While comparing marginal distributions and basic statistics gives us initial clues about synthetic data fidelity, as discussed earlier, these methods often fall short in capturing the intricate relationships within high-dimensional datasets. We need techniques that assess whether the overall structure and joint distributions of the synthetic data truly mimic the real data. Propensity score evaluation offers a powerful approach to precisely measure this overall statistical similarity.
The core idea is surprisingly straightforward: Can we train a machine learning model to reliably distinguish between real and synthetic data points based on their features? If the two datasets are statistically similar, any classifier should struggle to tell them apart. Conversely, if the synthetic data significantly differs from the real data in its patterns and distributions, a classifier should easily learn to separate them.
The Propensity Score Method
- Combine Datasets: Create a new dataset by concatenating the real dataset (Dreal) and the synthetic dataset (Dsynth).
- Add a Source Label: Introduce a binary target variable, let's call it
source
, where source = 0
for records originating from Dreal and source = 1
for records from Dsynth.
- Train a Classifier: Train a standard classification model (e.g., Logistic Regression, Gradient Boosting Machine like LightGBM or XGBoost, Random Forest) on this combined dataset. The features are the original data columns, and the target is the
source
label.
- Evaluate the Classifier: Assess the classifier's ability to distinguish between the real and synthetic data. Common metrics include Area Under the Receiver Operating Characteristic Curve (AUC) or accuracy.
The output probability from the classifier for a given data point x, P(source=1∣x), is the propensity score. It represents the model's estimated probability that the data point x belongs to the synthetic dataset.
Interpreting the Results
The performance of this "distinguisher" model serves as a direct measure of statistical fidelity:
- High Performance (AUC ≈ 1.0): If the classifier achieves high accuracy or an AUC close to 1.0, it means it can easily separate the real and synthetic data points. This indicates poor statistical fidelity.
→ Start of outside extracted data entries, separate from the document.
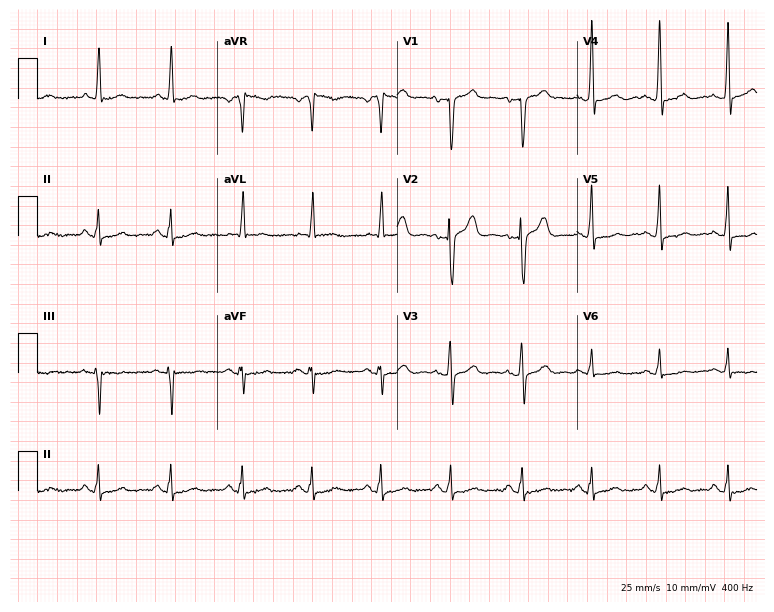
12-lead ECG from a male patient, 61 years old. Screened for six findings — first-degree AV block, right bundle branch block (RBBB), left bundle branch block (LBBB), sinus bradycardia, atrial fibrillation (AF), sinus tachycardia — none is recorded. Other findings, if any, are not listed.
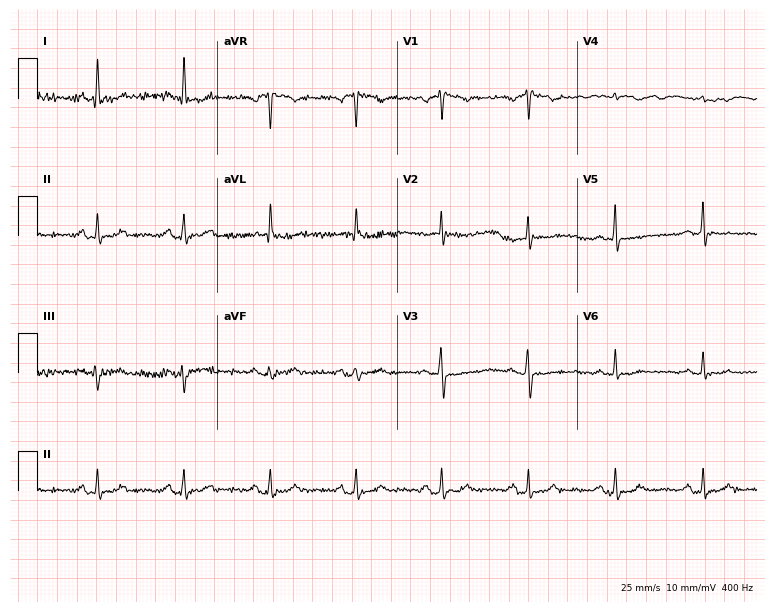
ECG (7.3-second recording at 400 Hz) — a female patient, 62 years old. Screened for six findings — first-degree AV block, right bundle branch block, left bundle branch block, sinus bradycardia, atrial fibrillation, sinus tachycardia — none is recorded. Other findings, if any, are not listed.
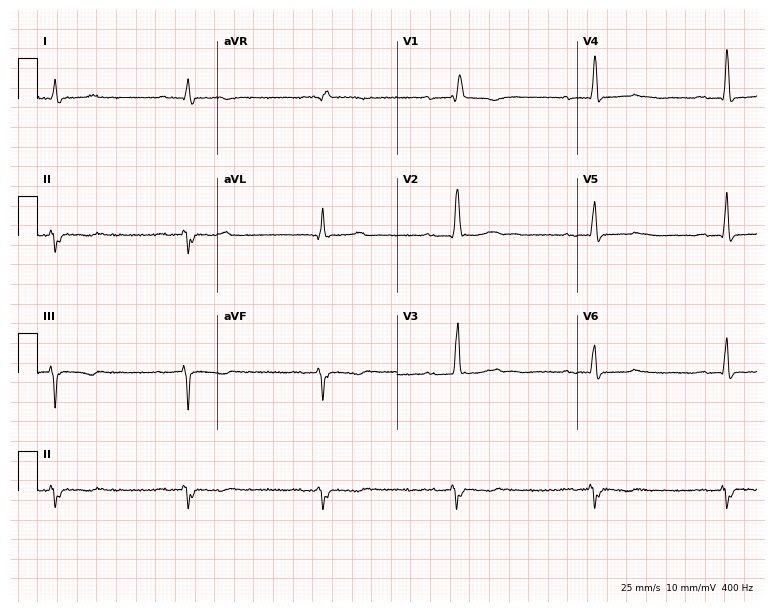
Resting 12-lead electrocardiogram. Patient: a female, 63 years old. None of these six findings is recorded: first-degree AV block, right bundle branch block, left bundle branch block, sinus bradycardia, atrial fibrillation, sinus tachycardia.
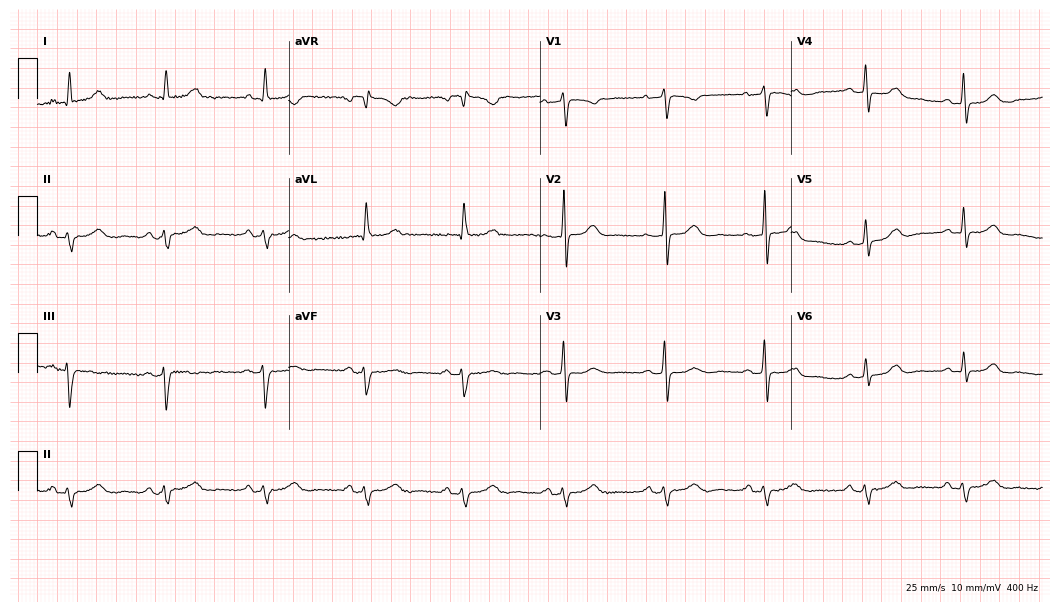
ECG — a 60-year-old female. Screened for six findings — first-degree AV block, right bundle branch block (RBBB), left bundle branch block (LBBB), sinus bradycardia, atrial fibrillation (AF), sinus tachycardia — none is recorded. Findings outside these six are not listed.

The synthetic data generation process failed to capture the underlying structure of the real data accurately, leaving discernible differences that the model exploits.
- Low Performance (AUC ≈ 0.5): If the classifier performs poorly, with an accuracy near 50% or an AUC close to 0.5 (equivalent to random guessing on a balanced dataset), it implies that the real and synthetic data points are statistically indistinguishable based on their features. This indicates good statistical fidelity. The synthetic data successfully mimics the characteristics and joint distributions of the real data.
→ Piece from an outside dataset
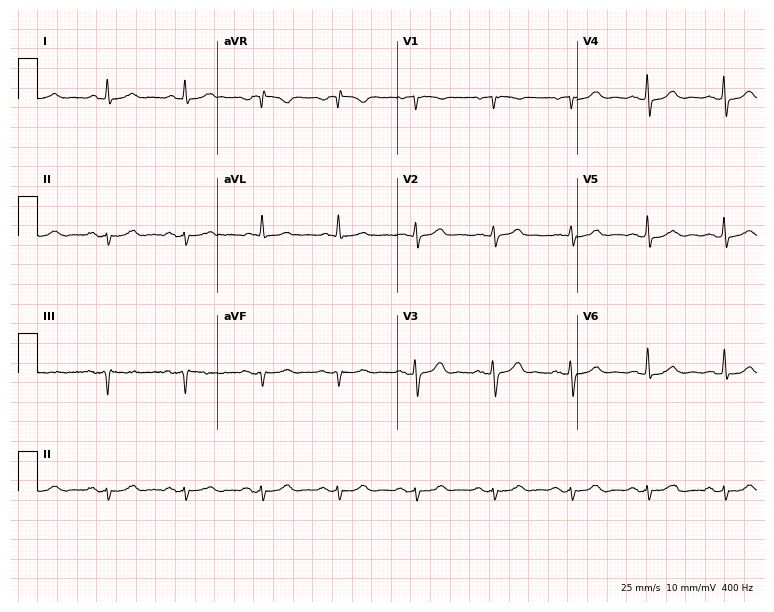
Electrocardiogram (7.3-second recording at 400 Hz), a male patient, 57 years old. Of the six screened findings (first-degree AV block, right bundle branch block (RBBB), left bundle branch block (LBBB), sinus bradycardia, atrial fibrillation (AF), sinus tachycardia), none is recorded. Other findings, if any, are not listed.
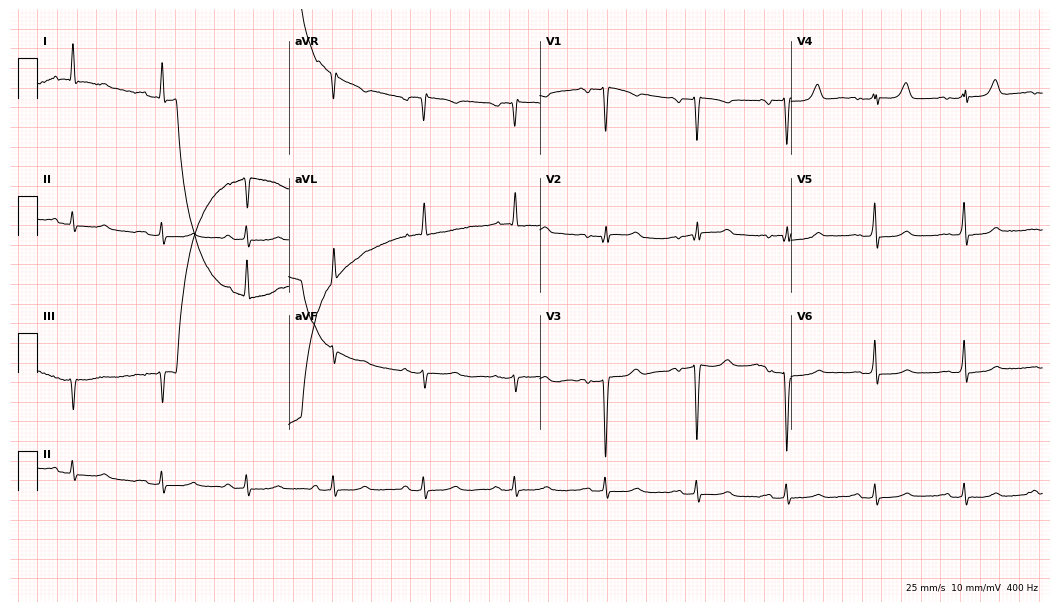
ECG (10.2-second recording at 400 Hz) — a 78-year-old female. Screened for six findings — first-degree AV block, right bundle branch block (RBBB), left bundle branch block (LBBB), sinus bradycardia, atrial fibrillation (AF), sinus tachycardia — none is recorded.

A score between 0.5 and 1.0 reflects intermediate fidelity. An AUC of 0.7, for instance, suggests some dissimilarities exist but they might be less pronounced than in a case with an AUC of 0.9. The acceptable threshold often depends on the specific application requirements.
Visualizing Propensity Scores
Beyond the single AUC metric, visualizing the distribution of the predicted propensity scores for both the real and synthetic samples provides further insight. Ideally, the two distributions should heavily overlap. Significant separation between the distributions highlights systematic differences learned by the classifier.
Overlapping histograms of propensity scores for real and synthetic data. Significant overlap, centered around 0.5, suggests good statistical fidelity.
If the distributions were separated, with real data scores clustering near 0 and synthetic data scores clustering near 1, it would visually confirm poor fidelity.
Advantages and Considerations
Advantages:
- Holistic Assessment: Provides a single metric (AUC) summarizing the overall statistical similarity across all features and their interactions.
- Multivariate Sensitivity: Implicitly captures differences in complex multivariate relationships, as the classifier uses all features simultaneously.
- Model Agnostic: Can leverage various classification algorithms.
Considerations:
- Classifier Choice: The choice of classifier matters. A simple model like Logistic Regression might miss subtle non-linear differences, while a highly complex model (e.g., a deep neural network) might slightly overfit or find minor, perhaps unimportant, differences, leading to an overly pessimistic assessment. Using well-regularized, standard models like Gradient Boosting or Random Forest is often a good balance.
- Data Preprocessing: Standard preprocessing steps like feature scaling (e.g., standardization) are generally recommended for optimal classifier performance.
- Interpretation: While AUC ≈ 0.5 is the ideal target, practical results need context. Compare propensity scores across different synthetic datasets generated using different methods or parameters.
- Diagnostic Limitations: A high AUC tells you the datasets are different, but not how or where they differ. It doesn't pinpoint specific features or correlations that are poorly replicated. Therefore, propensity score evaluation complements, rather than replaces, other methods like direct distributional comparisons or correlation analysis.
Propensity score evaluation is a valuable tool in the advanced assessment toolkit. By framing the fidelity question as a classification problem, it offers a practical and interpretable way to quantify how well a synthetic dataset captures the overall statistical essence of its real counterpart. It's particularly useful for comparing different synthetic generation models or hyperparameter settings.